KABUL): The US military would resume and complete the transfer of all inmates held at the controversial Bagram jail in central Parwan province to the Afghan control during a special ceremony slated for Monday, the Ministry of Defence (MoD) said on Saturday.
The US military has suspended transfer of prisoners to the Afghan control at the facility over concern about torture and other human rights abuses.
In a brief statement, the ministry said it expected all the affairs of the Parwan Detention Cenre, 30 miles north of Kabul, would be handed over to its control.
The long-demanded complete handoff comes at a crucial moment in negotiations over legal immunity for US troops.
In 2011, the US made a similar decision to halt prisoner transfers in response to a United Nations report that found torture to be rampant in Afghan prisons. The latest halt in transfers was made ahead of a new UN report with similar allegations.
President Hamid Karzai has demanded all detainees be transferred to Afghan authority out of respect for the country’s sovereignty. Transfer of prisoners dominated talks between Karzai and President Barack Obama at their meeting in Washington.
The US has refused to release about three dozen captives and held back the transfer of more than 600 more recently captured prisoners.
In the previous ceremony, the Afghan army formally took custody of hundreds of inmates accused of fighting for or supporting the Taliban and other militants during the 11-year-old war.
The handover marked a victory for Karzai, fulfilling an agreement he struck last year with the United States.
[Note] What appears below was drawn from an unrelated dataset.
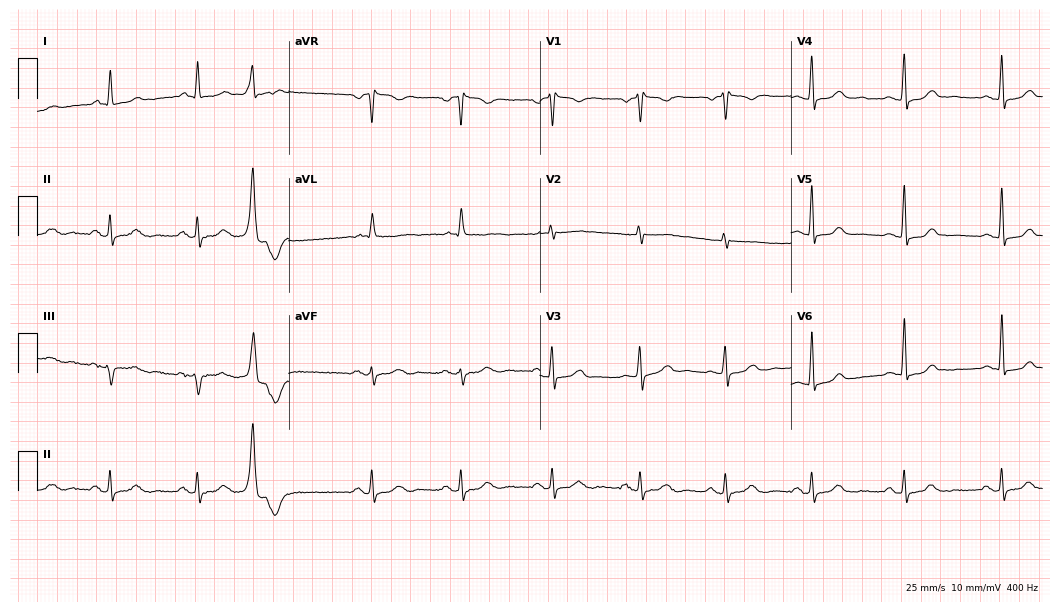
ECG (10.2-second recording at 400 Hz) — a woman, 66 years old. Screened for six findings — first-degree AV block, right bundle branch block (RBBB), left bundle branch block (LBBB), sinus bradycardia, atrial fibrillation (AF), sinus tachycardia — none is recorded.

Karzai did not attend the ceremony at Bagram air base, but he dispatched top generals and ministers to talk glowingly of the transition.
No high-ranking US military officers or senior officials had attended that ceremony, as part of the March 9 agreement.
The prison handover is part of a larger transitioning of security responsibilities to Afghan forces — the linchpin of the US plan to pull out its combat troops at the end of 2014.